Frodon ne dit pas grand chose durant le reste de la soirée, il se contentait seulement de recevoir les remarques abjectes. Finalement, quand il en eut assez, il quitta le jardin pour rentrer au Smial, suivi d’Ixyah. Quand ils poussèrent la porte ronde, ils trouvèrent l’anneau de Bilbon par terre. Frodon le ramassa et se tourna vers Gandalf, qui était assis dans un coin, en face de la cheminée.
- Il est partit, n’est ce pas ? Demanda le Hobbit, se doutant de la réponse.
- Oui, il est parti, répondit le magicien, en tirant une bouffée sur sa pipe.
- Mais il n’a pas emmené son anneau ? Questionna de nouveau le Hobbit.
- Non, il vous l’a légué, tout comme le reste de ses affaires, mais tenez, mettez l’anneau dans cette enveloppe, ajouta t’il, en tendant une enveloppe à Frodon.
Ce dernier contempla l’anneau ; Il avait une forme ronde parfaite, l’or semblait très riche et très pur : Il était parfait. Le Hobbit répugnait à s’en séparer et hésita à le mettre dans l’enveloppe. Il allait le mettre dans sa poche mais Ixyah, qui était à coté, lui prit le poignet et lui dit :
- Mais qu’est ce que tu fais ? Tu es sensé le mettre dans l’enveloppe, pas dans ta poche !

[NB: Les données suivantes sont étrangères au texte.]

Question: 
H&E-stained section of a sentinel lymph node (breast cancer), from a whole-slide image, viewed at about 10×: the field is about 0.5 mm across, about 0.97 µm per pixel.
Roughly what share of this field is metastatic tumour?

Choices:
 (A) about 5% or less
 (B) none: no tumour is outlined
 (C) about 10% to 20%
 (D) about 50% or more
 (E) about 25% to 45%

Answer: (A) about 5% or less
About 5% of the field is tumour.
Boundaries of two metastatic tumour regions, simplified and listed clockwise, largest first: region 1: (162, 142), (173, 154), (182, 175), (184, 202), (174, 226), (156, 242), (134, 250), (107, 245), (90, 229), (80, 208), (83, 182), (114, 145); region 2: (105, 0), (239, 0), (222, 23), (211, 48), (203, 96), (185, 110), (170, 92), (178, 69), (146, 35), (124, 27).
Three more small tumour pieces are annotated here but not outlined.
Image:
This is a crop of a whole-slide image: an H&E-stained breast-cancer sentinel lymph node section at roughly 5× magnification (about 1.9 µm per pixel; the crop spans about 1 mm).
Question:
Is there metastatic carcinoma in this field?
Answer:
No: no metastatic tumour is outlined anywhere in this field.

- Euh… Oui, bien sur… Murmura t’il, confus.
Gandalf avait observé le manège et quand l’anneau fut dans l’enveloppe, il s’empressa de la cacheter. Il dit :
- Mettez cette enveloppe dans un endroit sur et n’y touchez plus ; Ixyah, tes suspicions m’ont fait penser à quelque chose…
- Et à quoi ? Demanda t’elle.
- Je ne dirais rien tant que je ne serais pas sur, expliqua Gandalf, il faut que je parte à Minas Tirith, en Gondor. Ixyah, tu restes ici jusqu’à mon retour, et pas d’imprudences ! Je revindrai dans deux ou trois mois.
- Mais… Maître Gandalf…
Il ne répondit pas et partit dans la nuit. Quand il eut disparut, la jeune Elfe ferma la porte et se retourna vers Frodon. Ce dernier lui demanda :
- De quoi parlait-il ?
- Je coirs savoir, répondit elle, mais j’espère me tromper.

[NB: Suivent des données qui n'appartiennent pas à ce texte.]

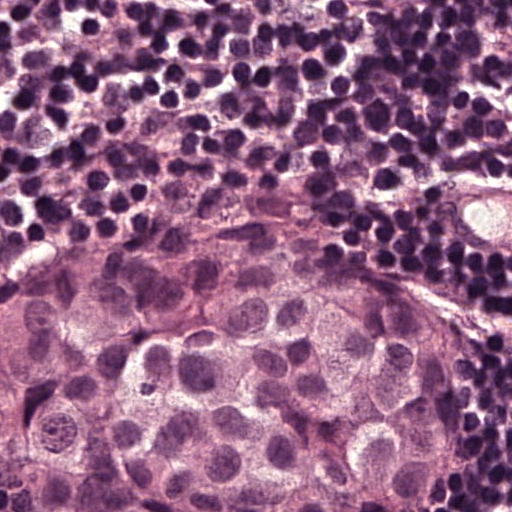
Lymph node section stained with H&E, from a whole-slide image of a breast-cancer sentinel node. Magnification about 40×, about 0.12 mm across the frame, about 0.24 µm per pixel.
Metastatic tumour outline, simplified to 12 points and listed clockwise in crop pixels (x, y): (166, 160), (404, 269), (454, 316), (468, 469), (425, 511), (65, 511), (22, 488), (0, 466), (0, 271), (22, 232), (88, 207), (101, 166).
Tumour covers about 50% of the frame.

*Elle se dirigea vers la chambre que Frodon lui avait montrée au début de la journée, pour se changer. Elle avait déposé toutes ses affaires rapidement ; Elle posa donc ses armes sur une petite table et son sac sur une chaise. Elle en tira une chemise de nuit blanche qu’elle enfila rapidement puis souffla la bougie et la pièce se retrouva dans le noir. La seule lumière venait de celle de la lune à travers la fenêtre, fenêtre au bord de laquelle elle était appuyée. Sans savoir vraiment pourquoi, elle fondit en larme. Bien sur elle avait eut peur quand Lothon avait faillit abuser d’elle, mais il y avait des points obscurs dans sa vie qu’elle voulait savoir ; Elle se jura de le demander au Seigneur Elrond quand elle serait de retour à Fondcombe.
- Ixyah… ?
La jeune femme sursauta et se tourna vers la porte où Frodon se tenait dans l’embrasure. Il l’observa longuement ; La chemise de nuit de l’Elfe tombait jusqu’à ses chevilles, était décolleté en V et était assez moulante. Le tissu elfique renvoyait des reflets avec l’éclat de la lune, ce qui créait un effet irréel. Quand il vit son visage et les larmes briller, le Hobbit se rapprocha d’elle, la prit par les épaules et la serra contre lui.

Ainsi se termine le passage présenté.